**What you need to do:**
Copy exactly, and copy nothing else: the line that contains "08082013 225941 LEÓN 0492" and all lines after it in the listing, without pictures.

**Data extract:**
***

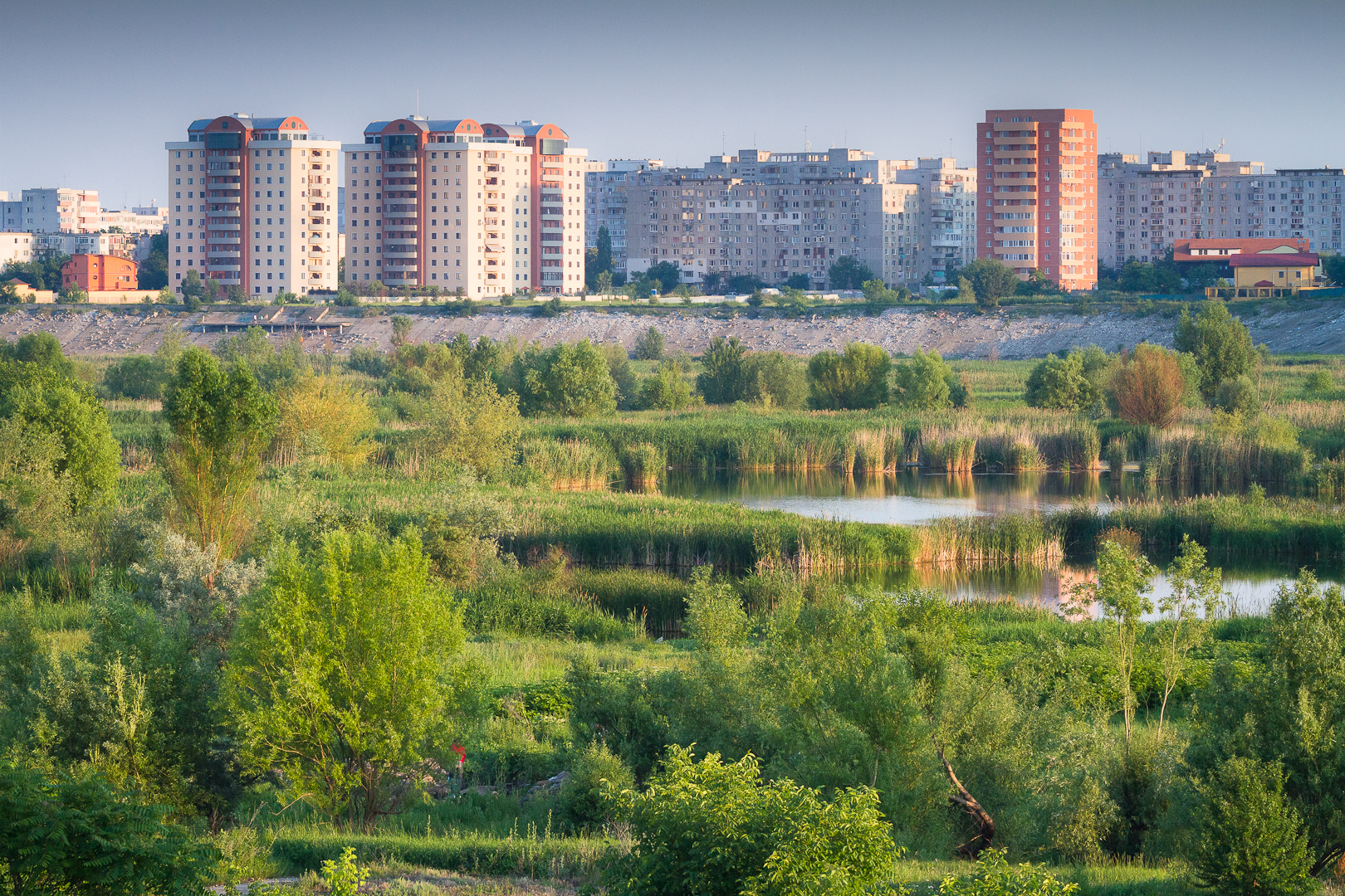 Lacul Vacaresti
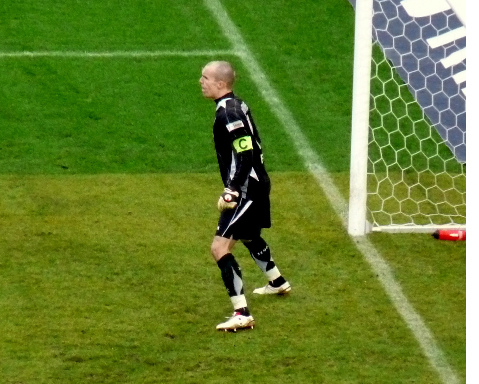 Robert Enke bei einem Bundesliga-Spiel
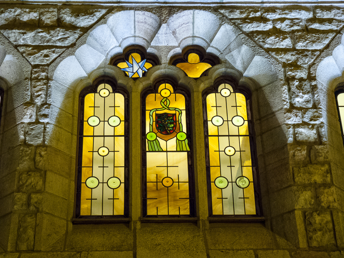 08082013 225941 LEÓN 0492
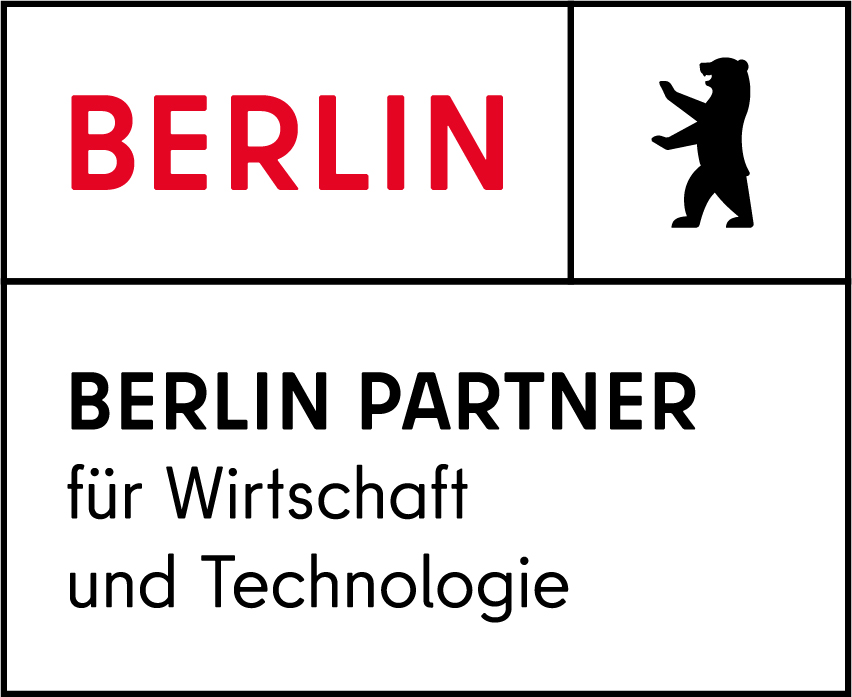 Logo: Berlin Partner für Wirtschaft und Technologie GmbH

***

**Response to this exercise:**
 08082013 225941 LEÓN 0492
 Logo: Berlin Partner für Wirtschaft und Technologie GmbH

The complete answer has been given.